Лобац насмешливо смотрит на Эстерхази, и с изумлением и тревогой видит — даже в этом тусклом и прерывистом освещении — что его компаньон бледнеет и таращится, двигая челюстью вверх и вниз, в гримасе, которая может означать — могла означать у кого-то другого — оторопь…

Но, спустя миг, и лицо и человек стали прежними, за исключением того, что он быстро вытащил шёлковый носовой платок, отёр лицо и так же быстро убрал платок. И, прежде чем Лобац успевает сказать хоть слово, тонкий и почти призрачный звук возвещает, что граммофон начал изрыгать в атмосферу свои “научные примечания”. Требуется несколько секунд, за которые группа новоприбывших, очевидно, в основном клерков и тому подобное, использующих свой обеденный перерыв, входит в комнату… требуется несколько секунд, чтобы распознать во внезапном шуме и гаме, что граммофон выдаёт песню на французском.
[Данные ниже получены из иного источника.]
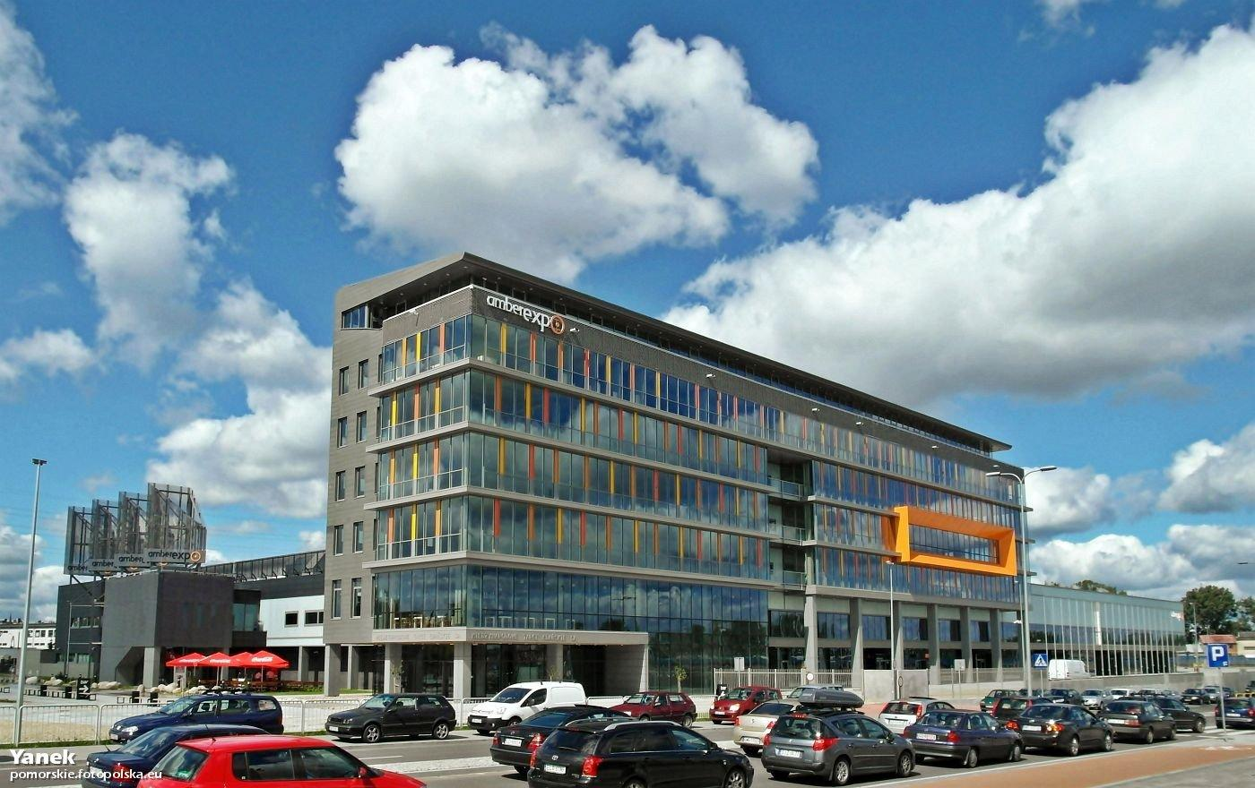 Letnica. Nowe centrum wystawowe Międzynarodowych Targów Gdańskich, AmberExpo.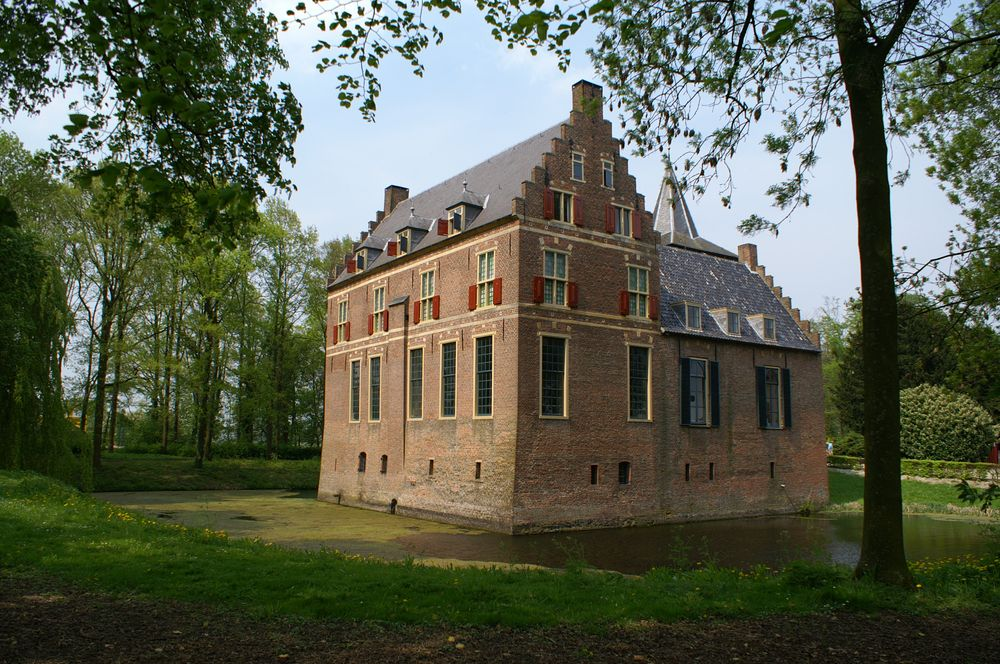 Kasteel Wijenburg of 't Huis te Echteld te Echteld.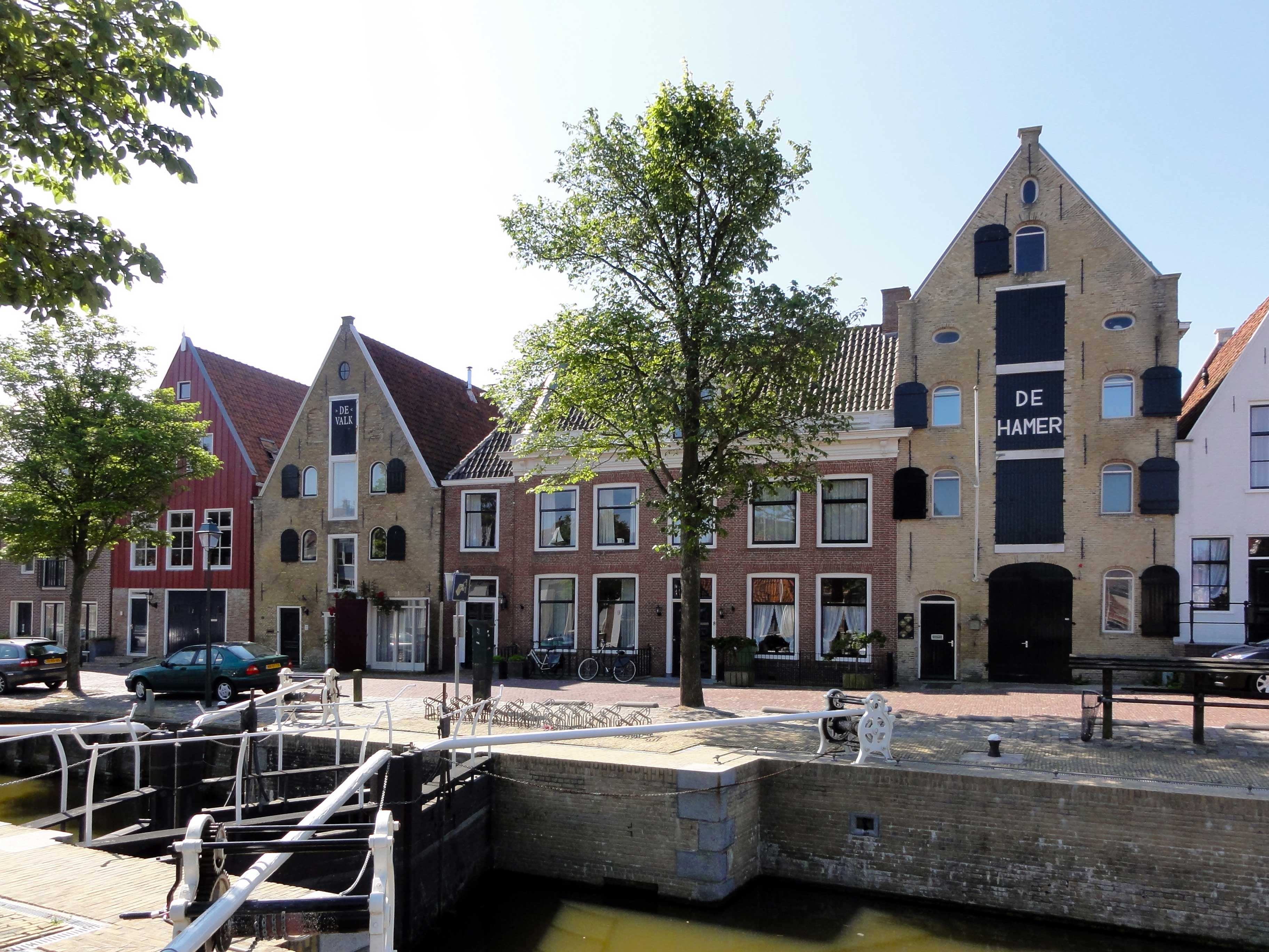 Rozengracht 6 t/m 10 met o.a. De Hamer en De Valk in Harlingen

Странный и удивительными были слова, странным и удивительным был голос.

Curieux scrutateur de la nature entière,

J’ay connu du grand tout le principe et la fin.

J’ay vu l’or en puissance au fond de sa minière,

J’ay saisi sa matière et surpris son levain.

Эти слова явно понимали лишь немногие из присутствующих, но, так или иначе, они затронули всех. Смутная тяжесть, непонятное послание; в исполнении примитивного механизма этот голос казался странным, неземным и причудливым: как ни странно, но эффект был прекрасен.

J’expliquay par quel art l’âme aux flancs d’une mère,

Fait sa maison, l’emporte, et comment un pépin

Mis contre un grain de blé, sous l’humide poussière,

L’un plante et l’autre cep, sont le pain et le vin.[4]

Лобац мягко толкает своего компаньона в рёбра и хриплым шёпотом спрашивает: — Что это?